**What needs to be done**
Each line of the data must be set down again without a single difference.

**Records for the task**
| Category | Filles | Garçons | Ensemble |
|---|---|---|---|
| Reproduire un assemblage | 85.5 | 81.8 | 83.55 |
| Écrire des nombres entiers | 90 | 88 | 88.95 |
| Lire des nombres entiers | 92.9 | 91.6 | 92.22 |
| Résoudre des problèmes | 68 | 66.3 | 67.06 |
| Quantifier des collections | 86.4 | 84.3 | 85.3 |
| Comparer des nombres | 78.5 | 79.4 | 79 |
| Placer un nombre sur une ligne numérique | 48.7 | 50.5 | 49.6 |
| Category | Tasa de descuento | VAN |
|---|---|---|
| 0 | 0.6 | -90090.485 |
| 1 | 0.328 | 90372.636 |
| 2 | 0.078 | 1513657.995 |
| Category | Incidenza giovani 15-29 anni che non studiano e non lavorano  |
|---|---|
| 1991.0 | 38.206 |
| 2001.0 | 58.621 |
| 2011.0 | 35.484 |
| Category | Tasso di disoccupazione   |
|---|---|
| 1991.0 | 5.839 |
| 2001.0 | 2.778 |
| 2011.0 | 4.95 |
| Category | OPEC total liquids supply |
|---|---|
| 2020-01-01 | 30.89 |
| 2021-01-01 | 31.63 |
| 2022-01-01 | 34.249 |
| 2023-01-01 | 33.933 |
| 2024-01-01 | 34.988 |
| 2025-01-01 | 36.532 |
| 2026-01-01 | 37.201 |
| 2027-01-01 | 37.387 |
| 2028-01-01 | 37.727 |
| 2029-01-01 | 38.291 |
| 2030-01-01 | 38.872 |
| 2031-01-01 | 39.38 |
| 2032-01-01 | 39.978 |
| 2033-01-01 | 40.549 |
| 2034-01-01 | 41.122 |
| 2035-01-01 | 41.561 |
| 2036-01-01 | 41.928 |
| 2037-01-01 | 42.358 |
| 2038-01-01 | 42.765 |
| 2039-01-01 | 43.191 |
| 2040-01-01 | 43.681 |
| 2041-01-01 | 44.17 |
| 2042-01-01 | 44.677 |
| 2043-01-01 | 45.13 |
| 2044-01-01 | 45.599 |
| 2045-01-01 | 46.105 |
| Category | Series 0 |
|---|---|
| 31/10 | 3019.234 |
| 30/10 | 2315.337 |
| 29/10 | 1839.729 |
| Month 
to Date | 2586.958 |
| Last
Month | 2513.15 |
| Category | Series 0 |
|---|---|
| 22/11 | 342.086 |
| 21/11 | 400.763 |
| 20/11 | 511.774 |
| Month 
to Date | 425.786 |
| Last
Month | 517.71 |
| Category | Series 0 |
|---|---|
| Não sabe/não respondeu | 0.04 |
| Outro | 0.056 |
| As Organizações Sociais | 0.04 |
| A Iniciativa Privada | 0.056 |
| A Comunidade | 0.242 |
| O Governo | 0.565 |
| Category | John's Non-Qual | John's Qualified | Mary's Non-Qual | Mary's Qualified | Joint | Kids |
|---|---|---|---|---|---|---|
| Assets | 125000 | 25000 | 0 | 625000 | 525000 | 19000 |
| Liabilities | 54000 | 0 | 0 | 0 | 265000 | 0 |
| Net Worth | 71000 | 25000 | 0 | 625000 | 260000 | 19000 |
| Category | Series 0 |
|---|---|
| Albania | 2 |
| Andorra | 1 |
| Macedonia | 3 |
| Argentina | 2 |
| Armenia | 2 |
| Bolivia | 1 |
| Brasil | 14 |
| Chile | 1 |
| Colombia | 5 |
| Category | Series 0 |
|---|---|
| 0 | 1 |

**Answer for the task**
| Category | Filles | Garçons | Ensemble |
|---|---|---|---|
| Reproduire un assemblage | 85.5 | 81.8 | 83.55 |
| Écrire des nombres entiers | 90 | 88 | 88.95 |
| Lire des nombres entiers | 92.9 | 91.6 | 92.22 |
| Résoudre des problèmes | 68 | 66.3 | 67.06 |
| Quantifier des collections | 86.4 | 84.3 | 85.3 |
| Comparer des nombres | 78.5 | 79.4 | 79 |
| Placer un nombre sur une ligne numérique | 48.7 | 50.5 | 49.6 |
| Category | Tasa de descuento | VAN |
|---|---|---|
| 0 | 0.6 | -90090.485 |
| 1 | 0.328 | 90372.636 |
| 2 | 0.078 | 1513657.995 |
| Category | Incidenza giovani 15-29 anni che non studiano e non lavorano  |
|---|---|
| 1991.0 | 38.206 |
| 2001.0 | 58.621 |
| 2011.0 | 35.484 |
| Category | Tasso di disoccupazione   |
|---|---|
| 1991.0 | 5.839 |
| 2001.0 | 2.778 |
| 2011.0 | 4.95 |
| Category | OPEC total liquids supply |
|---|---|
| 2020-01-01 | 30.89 |
| 2021-01-01 | 31.63 |
| 2022-01-01 | 34.249 |
| 2023-01-01 | 33.933 |
| 2024-01-01 | 34.988 |
| 2025-01-01 | 36.532 |
| 2026-01-01 | 37.201 |
| 2027-01-01 | 37.387 |
| 2028-01-01 | 37.727 |
| 2029-01-01 | 38.291 |
| 2030-01-01 | 38.872 |
| 2031-01-01 | 39.38 |
| 2032-01-01 | 39.978 |
| 2033-01-01 | 40.549 |
| 2034-01-01 | 41.122 |
| 2035-01-01 | 41.561 |
| 2036-01-01 | 41.928 |
| 2037-01-01 | 42.358 |
| 2038-01-01 | 42.765 |
| 2039-01-01 | 43.191 |
| 2040-01-01 | 43.681 |
| 2041-01-01 | 44.17 |
| 2042-01-01 | 44.677 |
| 2043-01-01 | 45.13 |
| 2044-01-01 | 45.599 |
| 2045-01-01 | 46.105 |
| Category | Series 0 |
|---|---|
| 31/10 | 3019.234 |
| 30/10 | 2315.337 |
| 29/10 | 1839.729 |
| Month 
to Date | 2586.958 |
| Last
Month | 2513.15 |
| Category | Series 0 |
|---|---|
| 22/11 | 342.086 |
| 21/11 | 400.763 |
| 20/11 | 511.774 |
| Month 
to Date | 425.786 |
| Last
Month | 517.71 |
| Category | Series 0 |
|---|---|
| Não sabe/não respondeu | 0.04 |
| Outro | 0.056 |
| As Organizações Sociais | 0.04 |
| A Iniciativa Privada | 0.056 |
| A Comunidade | 0.242 |
| O Governo | 0.565 |
| Category | John's Non-Qual | John's Qualified | Mary's Non-Qual | Mary's Qualified | Joint | Kids |
|---|---|---|---|---|---|---|
| Assets | 125000 | 25000 | 0 | 625000 | 525000 | 19000 |
| Liabilities | 54000 | 0 | 0 | 0 | 265000 | 0 |
| Net Worth | 71000 | 25000 | 0 | 625000 | 260000 | 19000 |
| Category | Series 0 |
|---|---|
| Albania | 2 |
| Andorra | 1 |
| Macedonia | 3 |
| Argentina | 2 |
| Armenia | 2 |
| Bolivia | 1 |
| Brasil | 14 |
| Chile | 1 |
| Colombia | 5 |
| Category | Series 0 |
|---|---|
| 0 | 1 |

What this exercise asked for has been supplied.